Today was a slow day, one spent following up on the 100+ leads we have to pester with calls and texts every day, letting the new guy (which I no longer am) shadow us, and generally collaborating while bullshitting among ourselves. The day started out mild, but the clouds rolled in in the afternoon.


I showed my first car around 2 PM, to a barely 19 year old girl who couldn't afford it. As I did, the wind was starting to whip and the sky turned dark, as it does on a dime's edge in Colorado. Losing that particular sale, I retreated inside to the whirring warmth of our temporary office trailer and continued to bang through the leads.

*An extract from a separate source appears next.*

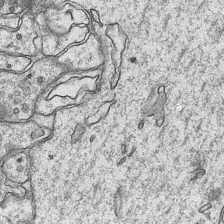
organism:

At about 5 PM, everything broke loose. The first flakes lasted for about ten minutes before becoming a deluge, quickly accumulating on the cold hoods and windows. Of course, this is when all of our late appointments showed up. I was finishing a sale, delayed for a repair, while a demanding client sat with my coworker, and a walk-in sat with another. Then the phones went out.

There's nothing more terrifying at a high-volume dealership than your phone suddenly displaying a big "X" on its screen. You're alone suddenly, unable to call tech support, loan support, or even transfer a call. We started to shake apart, but we held fast, getting our deals done.

Our desks were full. Two deals approaching completion, two requiring financial review, and a lone guy standing around, trying to pull his paystub off his phone. A perfect time for the copier to go out, leaving us with only an ancient machine that printed maybe five pages a minute when it cared to.

Panic set in, but we had to keep up the veil of professionalism. If you're buying a car during a snowstorm, expect to wait. Most of our customers were patient. One was not, demanding to know why she had to sign a contract when she already put up a down payment. That's the end of it, right?

I was brushing the snow off of my customer's potential purchase when L stepped out, shivering partially from the cold, partially from barely restrained rage. "I'm gonna punch her in the face," she hissed through gritted teeth, knuckles white. She squinted against the bright white LED lot lights flashing off the snow, knowing she had to get the contract.

My fingers were chilled to the bone when I finally got in to realize my client's contract hadn't been processed by the cutting-edge online system we use--it'd simply been dropped, requiring me to start the contract all over again, guide the customer through setting up payments again, and have them sign the options and agreement...again.

But I got through. I ambled out into snow and brushed off my car, finally pulling out of the lot by 8 PM. Only one hour later than my scheduled out time--pretty par for the course, all circumstances considered.